YOUR TASK: In the copy, keep the lines from the first line of the material below through the line containing "sample: HIV infected U937 cells" exactly as they are, and include no pictures.

DATA:

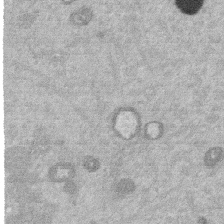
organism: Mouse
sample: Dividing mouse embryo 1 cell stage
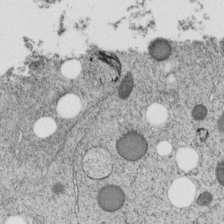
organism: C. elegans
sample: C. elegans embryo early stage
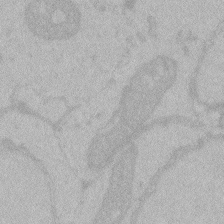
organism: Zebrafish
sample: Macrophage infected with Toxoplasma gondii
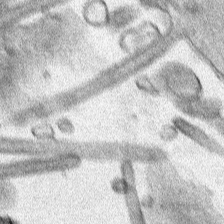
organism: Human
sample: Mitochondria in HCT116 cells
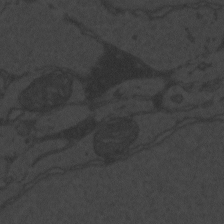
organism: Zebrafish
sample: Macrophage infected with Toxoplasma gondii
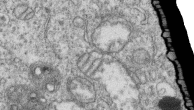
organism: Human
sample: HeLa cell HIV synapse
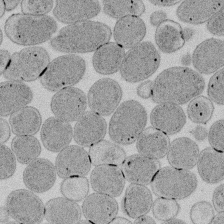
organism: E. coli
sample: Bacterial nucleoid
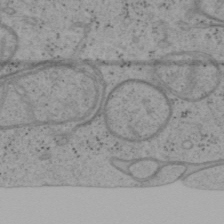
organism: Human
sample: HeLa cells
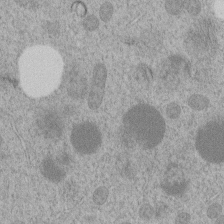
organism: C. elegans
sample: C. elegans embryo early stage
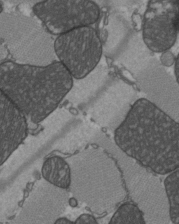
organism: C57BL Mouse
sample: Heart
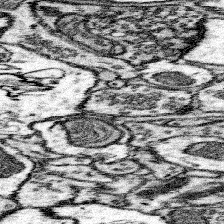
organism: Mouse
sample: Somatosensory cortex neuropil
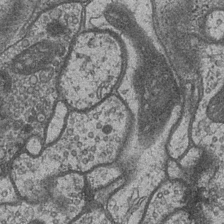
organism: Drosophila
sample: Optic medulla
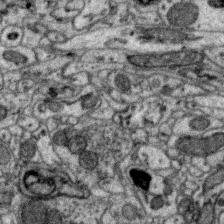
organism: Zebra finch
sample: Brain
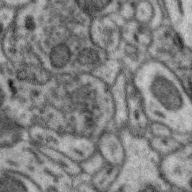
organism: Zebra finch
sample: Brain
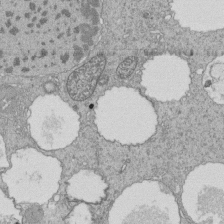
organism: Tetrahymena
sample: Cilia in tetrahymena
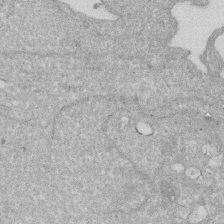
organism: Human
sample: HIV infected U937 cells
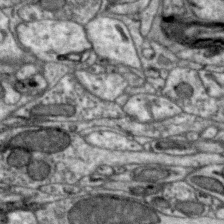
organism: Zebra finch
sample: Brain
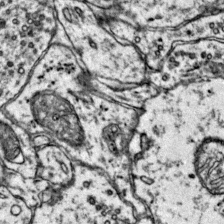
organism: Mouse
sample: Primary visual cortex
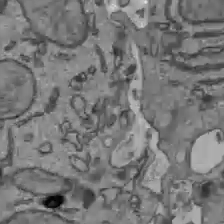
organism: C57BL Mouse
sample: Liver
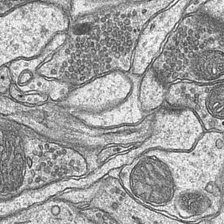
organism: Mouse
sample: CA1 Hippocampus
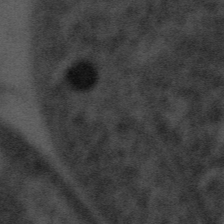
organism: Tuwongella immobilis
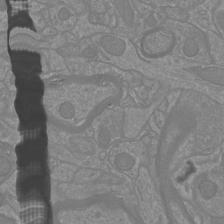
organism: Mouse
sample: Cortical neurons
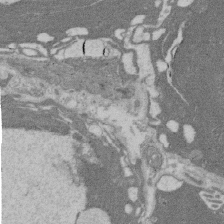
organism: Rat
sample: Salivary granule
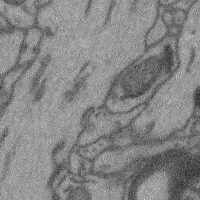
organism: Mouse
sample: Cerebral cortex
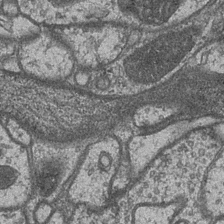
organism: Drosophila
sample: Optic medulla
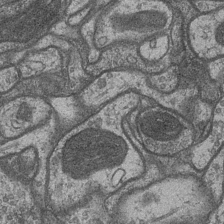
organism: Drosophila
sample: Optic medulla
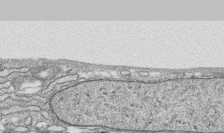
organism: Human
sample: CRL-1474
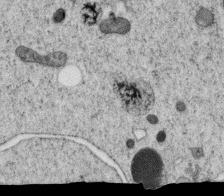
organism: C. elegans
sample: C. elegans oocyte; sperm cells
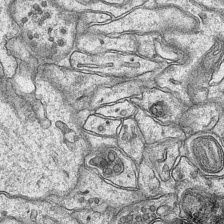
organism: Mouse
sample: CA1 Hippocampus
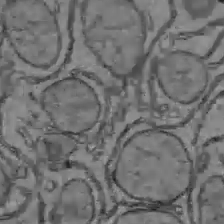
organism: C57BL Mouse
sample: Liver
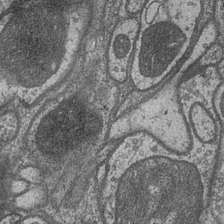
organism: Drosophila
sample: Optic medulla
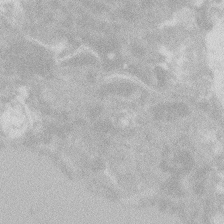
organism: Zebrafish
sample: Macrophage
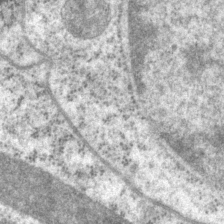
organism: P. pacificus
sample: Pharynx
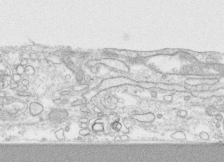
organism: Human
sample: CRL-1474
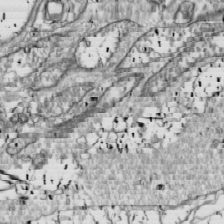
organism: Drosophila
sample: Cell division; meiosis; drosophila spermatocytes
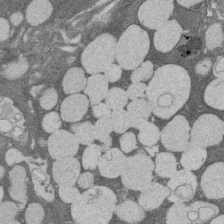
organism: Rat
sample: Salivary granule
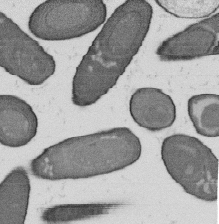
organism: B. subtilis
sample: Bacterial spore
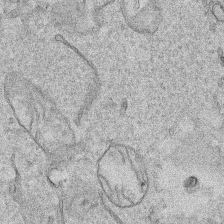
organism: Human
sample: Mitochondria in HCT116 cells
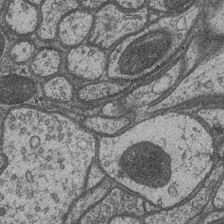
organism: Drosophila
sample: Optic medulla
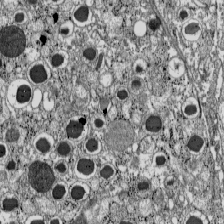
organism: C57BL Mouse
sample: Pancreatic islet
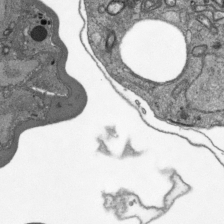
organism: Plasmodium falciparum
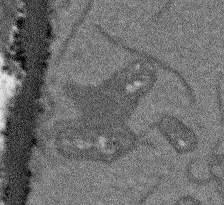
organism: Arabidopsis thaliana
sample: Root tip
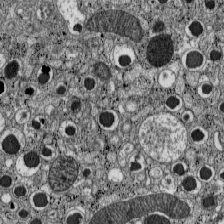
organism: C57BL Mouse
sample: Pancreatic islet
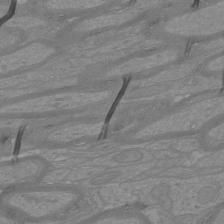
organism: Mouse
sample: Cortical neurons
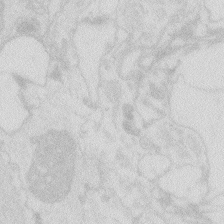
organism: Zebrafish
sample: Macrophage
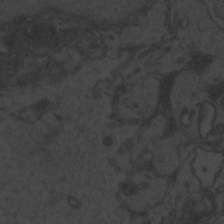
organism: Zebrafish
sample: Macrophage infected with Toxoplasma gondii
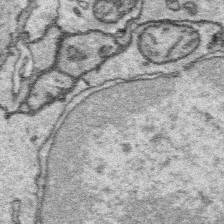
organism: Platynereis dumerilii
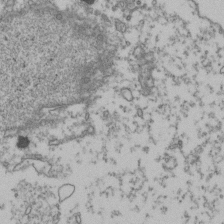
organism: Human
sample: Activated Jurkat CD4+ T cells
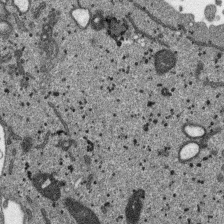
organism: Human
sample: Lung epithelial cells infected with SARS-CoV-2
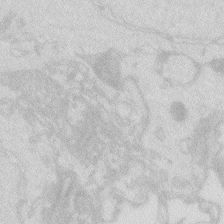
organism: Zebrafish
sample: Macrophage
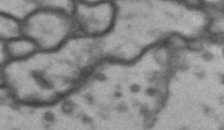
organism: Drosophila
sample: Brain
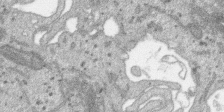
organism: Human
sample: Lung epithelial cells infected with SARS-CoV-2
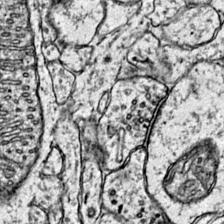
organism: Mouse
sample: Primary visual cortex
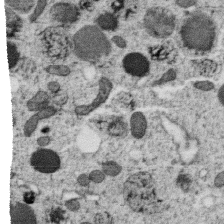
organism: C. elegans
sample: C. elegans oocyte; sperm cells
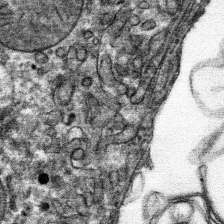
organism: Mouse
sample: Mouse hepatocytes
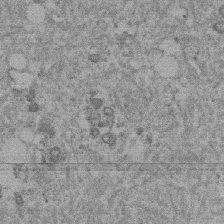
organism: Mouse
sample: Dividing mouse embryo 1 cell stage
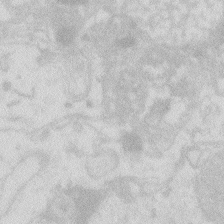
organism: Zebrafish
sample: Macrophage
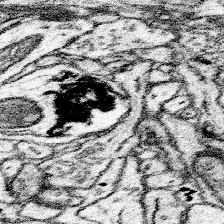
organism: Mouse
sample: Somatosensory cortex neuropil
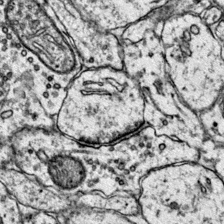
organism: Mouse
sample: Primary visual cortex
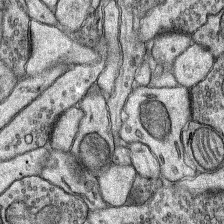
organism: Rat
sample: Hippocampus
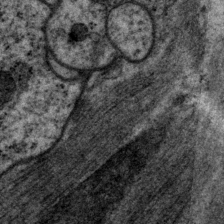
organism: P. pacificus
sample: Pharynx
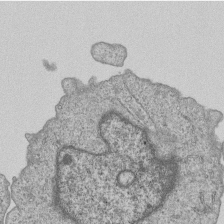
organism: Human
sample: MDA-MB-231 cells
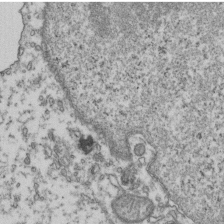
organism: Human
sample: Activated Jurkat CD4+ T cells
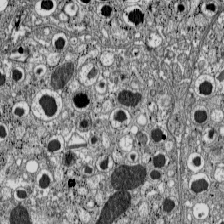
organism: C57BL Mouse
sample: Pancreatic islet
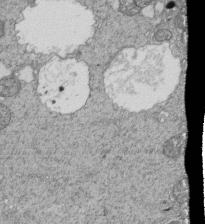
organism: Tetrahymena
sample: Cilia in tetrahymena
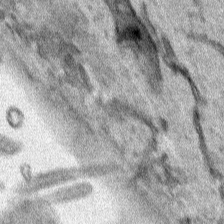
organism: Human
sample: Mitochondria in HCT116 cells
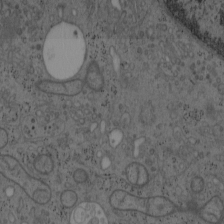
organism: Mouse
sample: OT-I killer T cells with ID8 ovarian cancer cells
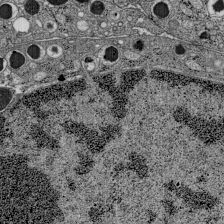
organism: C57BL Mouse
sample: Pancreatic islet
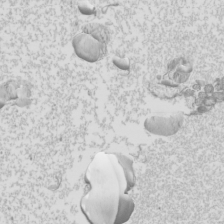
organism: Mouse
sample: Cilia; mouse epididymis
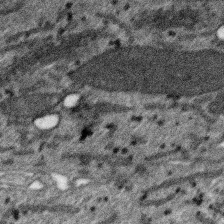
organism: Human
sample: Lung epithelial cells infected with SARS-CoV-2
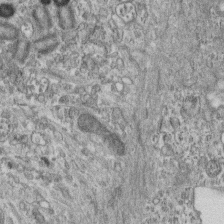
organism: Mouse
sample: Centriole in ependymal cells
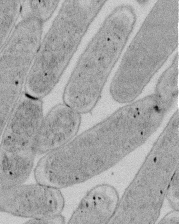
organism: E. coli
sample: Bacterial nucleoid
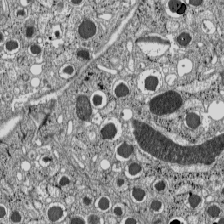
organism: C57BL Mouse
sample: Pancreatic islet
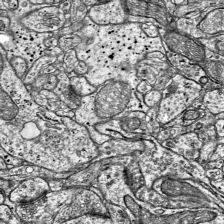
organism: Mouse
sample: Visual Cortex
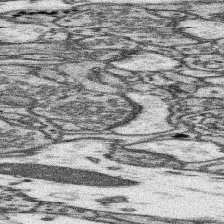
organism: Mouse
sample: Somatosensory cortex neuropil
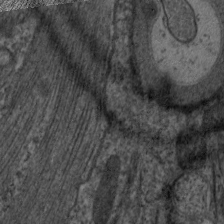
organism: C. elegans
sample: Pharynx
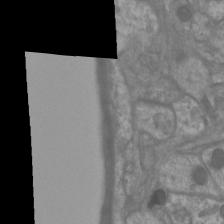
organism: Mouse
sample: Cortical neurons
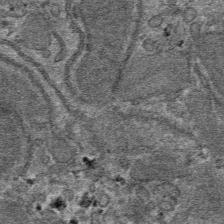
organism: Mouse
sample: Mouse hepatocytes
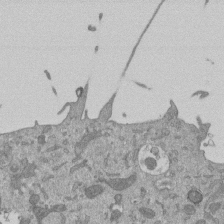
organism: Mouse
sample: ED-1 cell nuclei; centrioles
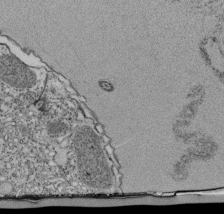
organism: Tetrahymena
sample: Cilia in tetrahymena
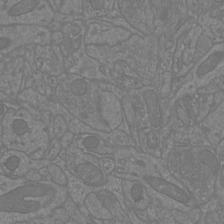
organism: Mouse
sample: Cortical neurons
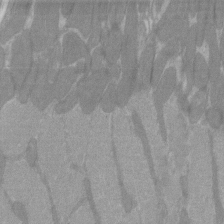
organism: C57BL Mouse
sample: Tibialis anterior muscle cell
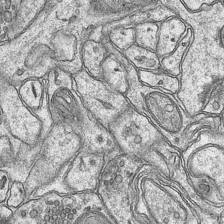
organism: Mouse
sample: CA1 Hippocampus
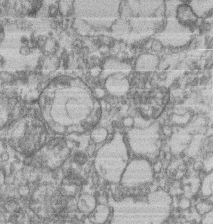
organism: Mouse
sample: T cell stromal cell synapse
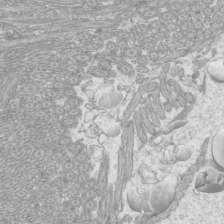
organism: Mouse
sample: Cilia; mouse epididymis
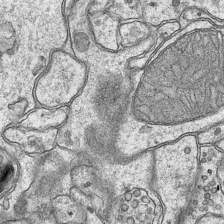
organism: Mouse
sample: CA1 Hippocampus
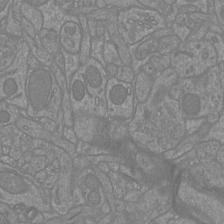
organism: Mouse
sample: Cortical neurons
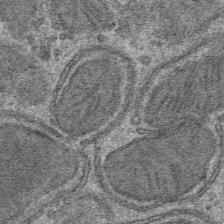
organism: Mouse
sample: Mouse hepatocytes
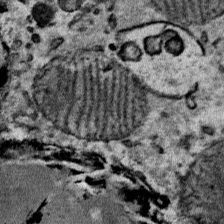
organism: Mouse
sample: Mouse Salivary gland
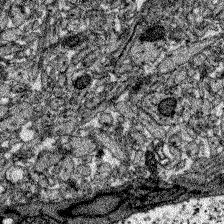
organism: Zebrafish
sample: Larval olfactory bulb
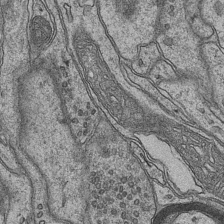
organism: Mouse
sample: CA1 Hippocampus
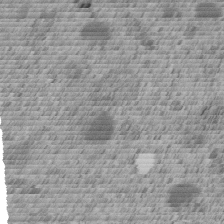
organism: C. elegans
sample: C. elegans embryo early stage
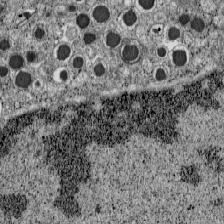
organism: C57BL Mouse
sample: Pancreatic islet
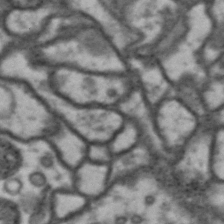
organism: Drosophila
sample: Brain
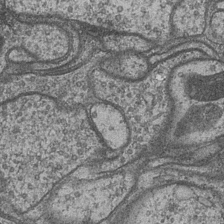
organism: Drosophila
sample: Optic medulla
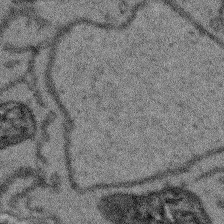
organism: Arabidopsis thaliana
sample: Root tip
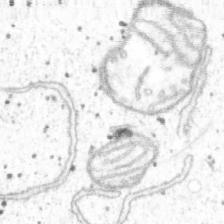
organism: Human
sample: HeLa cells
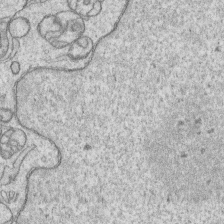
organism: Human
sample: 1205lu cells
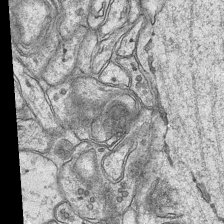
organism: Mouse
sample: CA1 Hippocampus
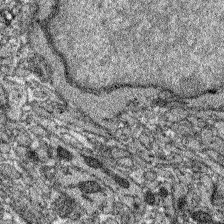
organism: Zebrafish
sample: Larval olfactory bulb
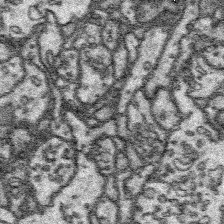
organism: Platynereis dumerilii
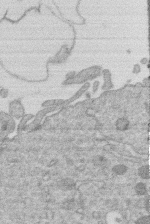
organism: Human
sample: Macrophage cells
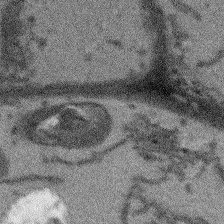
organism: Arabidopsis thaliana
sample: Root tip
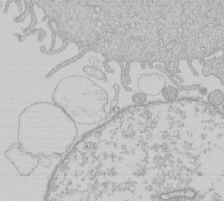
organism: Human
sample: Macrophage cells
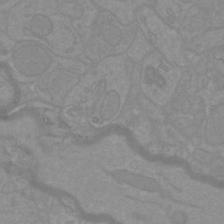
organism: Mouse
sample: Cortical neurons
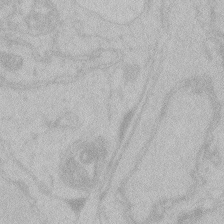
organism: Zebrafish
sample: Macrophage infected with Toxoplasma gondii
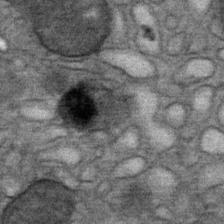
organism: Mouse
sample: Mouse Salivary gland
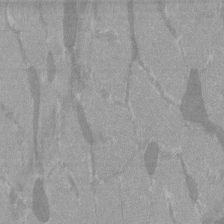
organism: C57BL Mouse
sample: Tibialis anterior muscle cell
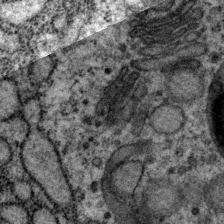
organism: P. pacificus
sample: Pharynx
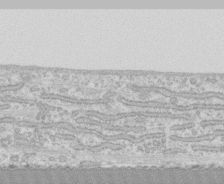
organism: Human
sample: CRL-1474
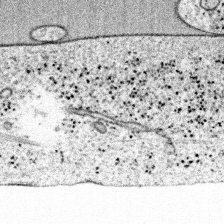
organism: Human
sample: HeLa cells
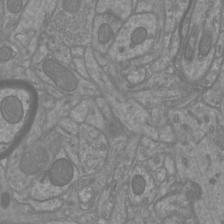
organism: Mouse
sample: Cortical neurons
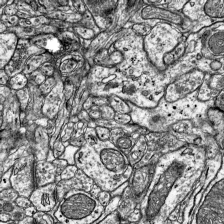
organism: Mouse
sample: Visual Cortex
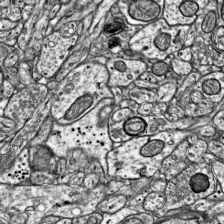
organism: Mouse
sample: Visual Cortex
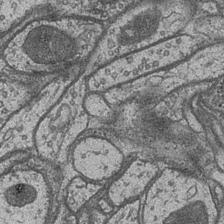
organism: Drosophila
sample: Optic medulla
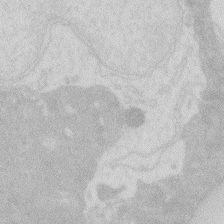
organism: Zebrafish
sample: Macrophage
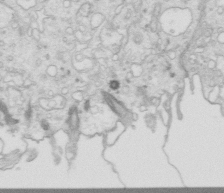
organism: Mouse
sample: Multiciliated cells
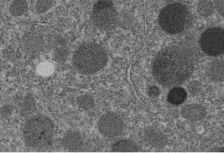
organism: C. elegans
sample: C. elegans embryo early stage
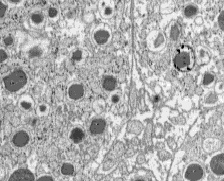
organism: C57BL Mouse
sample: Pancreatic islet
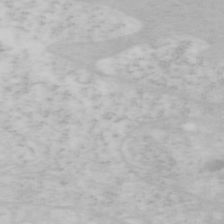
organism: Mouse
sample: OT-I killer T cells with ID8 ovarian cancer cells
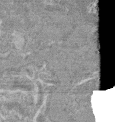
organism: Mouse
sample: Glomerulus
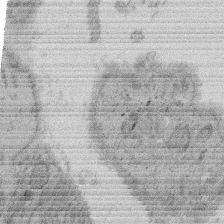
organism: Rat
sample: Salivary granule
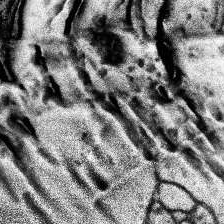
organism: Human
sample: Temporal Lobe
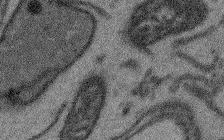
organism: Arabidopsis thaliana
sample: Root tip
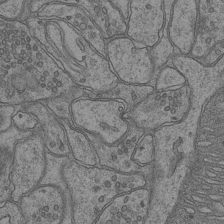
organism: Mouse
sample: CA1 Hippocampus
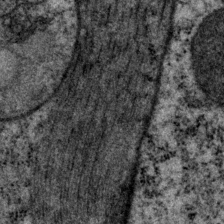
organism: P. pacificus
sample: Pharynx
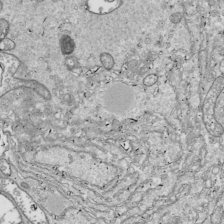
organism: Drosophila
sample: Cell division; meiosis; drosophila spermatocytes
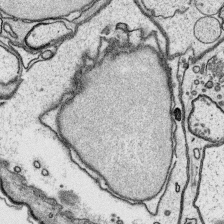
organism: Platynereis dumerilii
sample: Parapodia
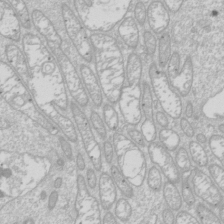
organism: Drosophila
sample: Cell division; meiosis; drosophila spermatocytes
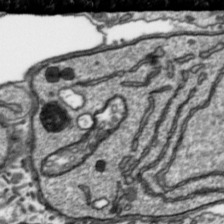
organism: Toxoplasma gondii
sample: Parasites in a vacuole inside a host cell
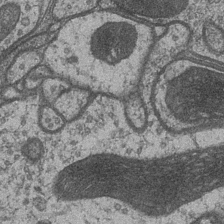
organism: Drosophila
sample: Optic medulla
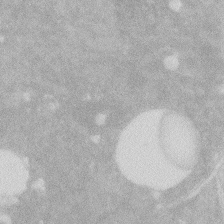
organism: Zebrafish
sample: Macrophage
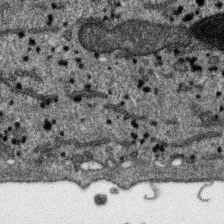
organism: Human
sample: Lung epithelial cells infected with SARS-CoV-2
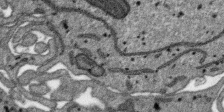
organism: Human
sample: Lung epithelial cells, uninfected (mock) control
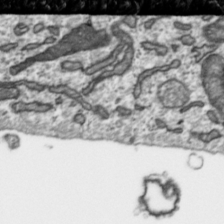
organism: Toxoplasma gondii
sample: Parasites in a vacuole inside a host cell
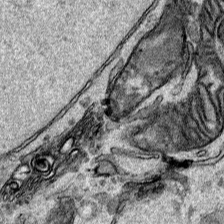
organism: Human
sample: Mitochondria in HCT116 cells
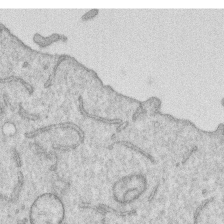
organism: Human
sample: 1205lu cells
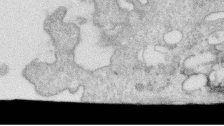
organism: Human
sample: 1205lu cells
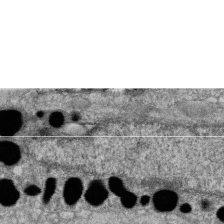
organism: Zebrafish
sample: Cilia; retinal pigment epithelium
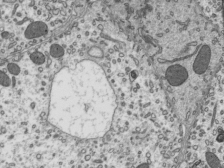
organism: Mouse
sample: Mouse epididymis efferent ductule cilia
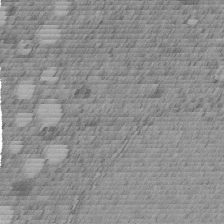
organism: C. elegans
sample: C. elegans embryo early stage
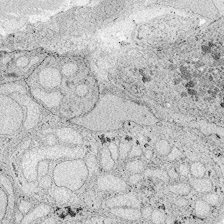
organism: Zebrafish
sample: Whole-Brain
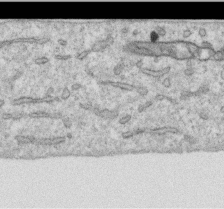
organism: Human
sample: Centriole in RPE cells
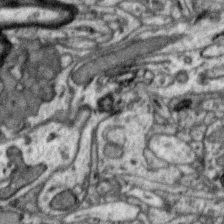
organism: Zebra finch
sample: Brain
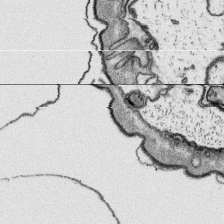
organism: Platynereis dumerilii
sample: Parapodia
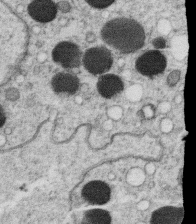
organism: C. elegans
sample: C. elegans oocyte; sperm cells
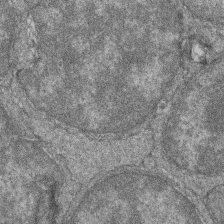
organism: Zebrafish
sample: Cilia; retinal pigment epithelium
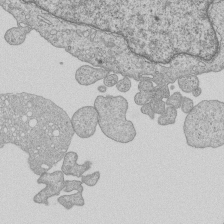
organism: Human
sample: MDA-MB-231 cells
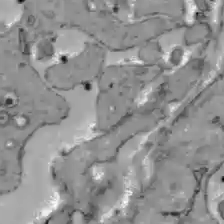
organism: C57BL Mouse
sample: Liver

PROBLEM SOLUTION:
organism: Mouse
sample: Dividing mouse embryo 1 cell stage
organism: C. elegans
sample: C. elegans embryo early stage
organism: Zebrafish
sample: Macrophage infected with Toxoplasma gondii
organism: Human
sample: Mitochondria in HCT116 cells
organism: Zebrafish
sample: Macrophage infected with Toxoplasma gondii
organism: Human
sample: HeLa cell HIV synapse
organism: E. coli
sample: Bacterial nucleoid
organism: Human
sample: HeLa cells
organism: C. elegans
sample: C. elegans embryo early stage
organism: C57BL Mouse
sample: Heart
organism: Mouse
sample: Somatosensory cortex neuropil
organism: Drosophila
sample: Optic medulla
organism: Zebra finch
sample: Brain
organism: Zebra finch
sample: Brain
organism: Tetrahymena
sample: Cilia in tetrahymena
organism: Human
sample: HIV infected U937 cells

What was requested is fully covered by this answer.